:: WORK ITEM ::
Print only the lines from the one with "ペヤング新型パッケージ。2015年6月12日撮影。" through the end of the data, exactly, and please omit pictures.

:: GIVEN INFORMATION ::
┏━━
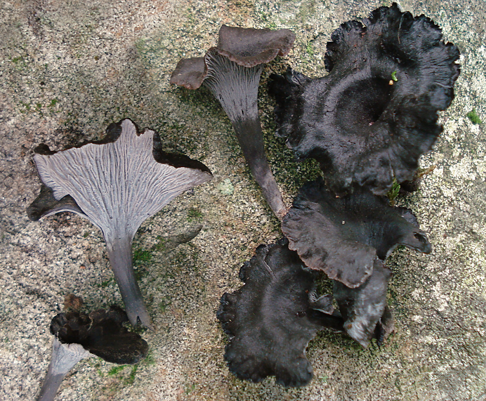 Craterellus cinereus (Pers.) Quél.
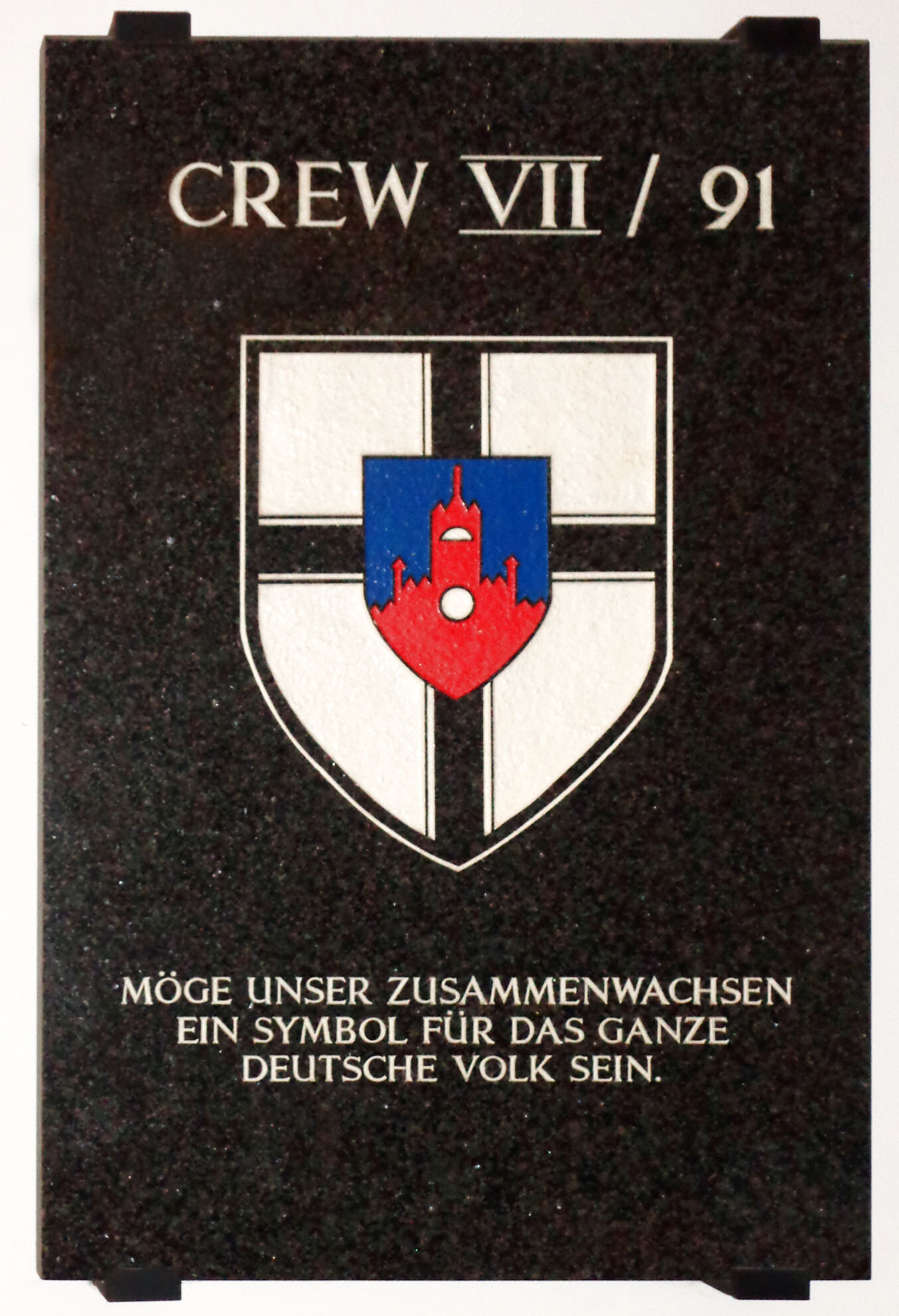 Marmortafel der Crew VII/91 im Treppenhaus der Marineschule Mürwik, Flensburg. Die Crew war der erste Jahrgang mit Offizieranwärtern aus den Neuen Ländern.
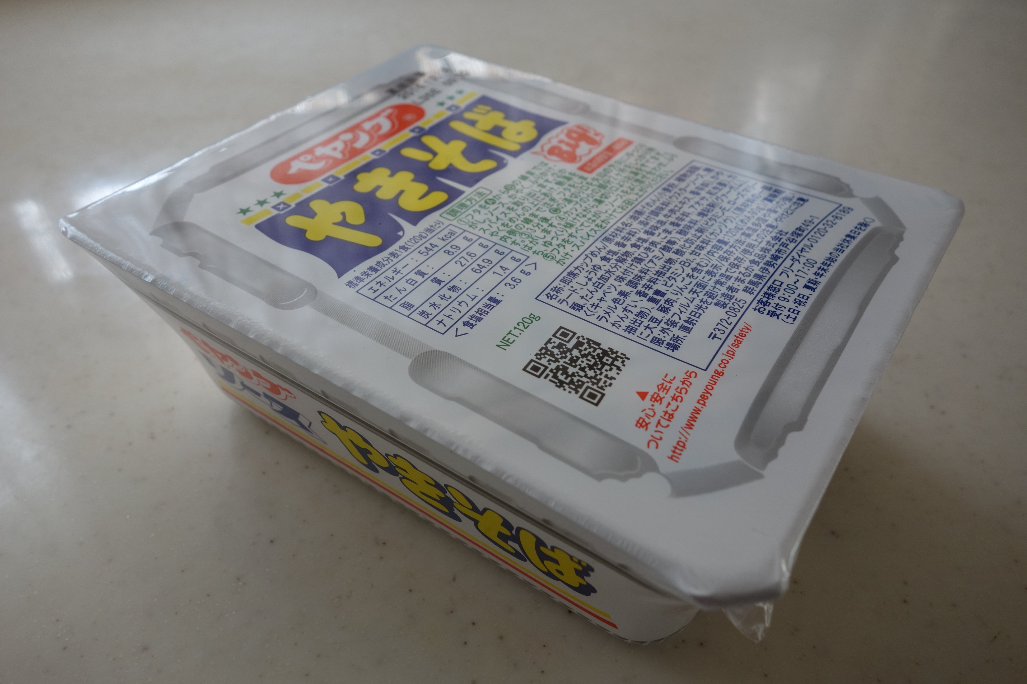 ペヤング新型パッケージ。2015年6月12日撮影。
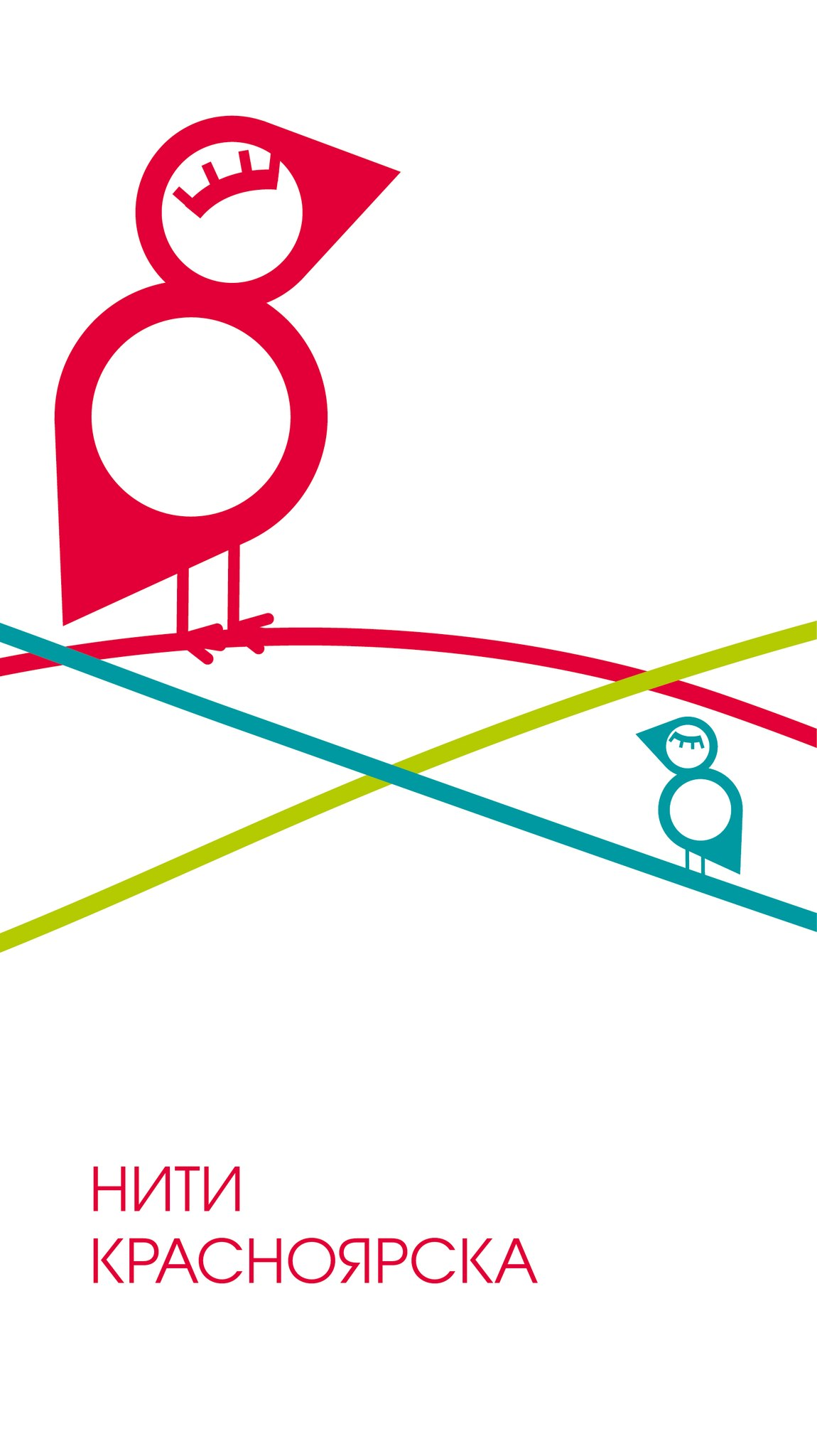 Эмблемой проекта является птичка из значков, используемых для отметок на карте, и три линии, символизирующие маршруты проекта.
┗━━
:: EXERCISE SOLUTION ::
 ペヤング新型パッケージ。2015年6月12日撮影。
 Эмблемой проекта является птичка из значков, используемых для отметок на карте, и три линии, символизирующие маршруты проекта.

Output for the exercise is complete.